YOUR GOAL. Copy the data exactly from the line that contains "Łódź Walk of Fame - Andrzej Munk" through the line that contains "L'église de Saint-Symphorien d'Ancelles", keeping both end lines and leaving out everything else.

DATA FOR THIS TASK.
[Start of Attachment]
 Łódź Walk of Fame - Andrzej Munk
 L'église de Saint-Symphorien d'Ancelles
[End of Attachment]
[Start of Attachment]
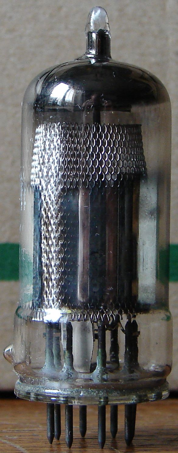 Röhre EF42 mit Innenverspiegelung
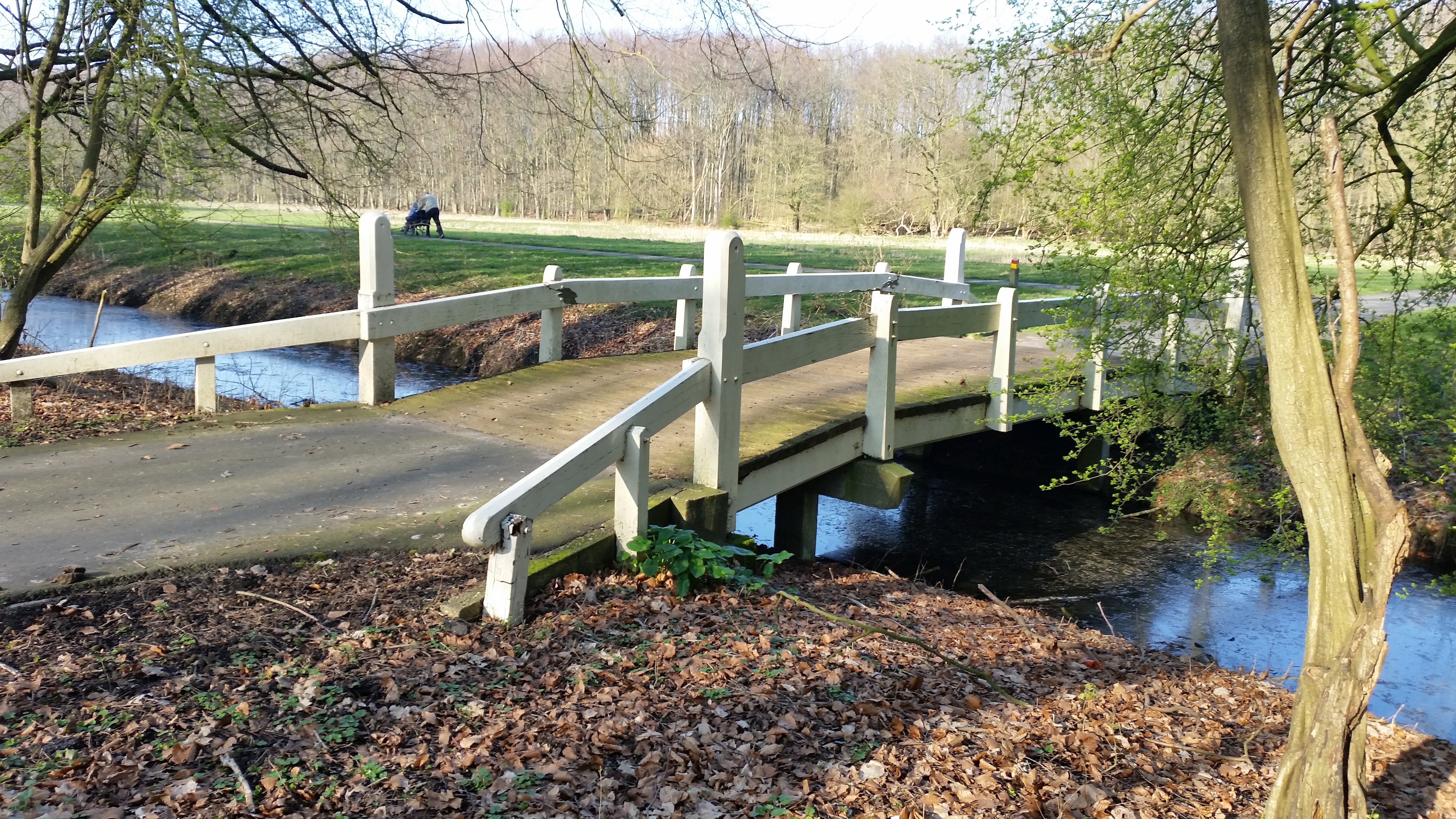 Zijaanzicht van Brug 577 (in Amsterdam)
[End of Attachment]
THE COMPLETED TASK.
 Łódź Walk of Fame - Andrzej Munk
 L'église de Saint-Symphorien d'Ancelles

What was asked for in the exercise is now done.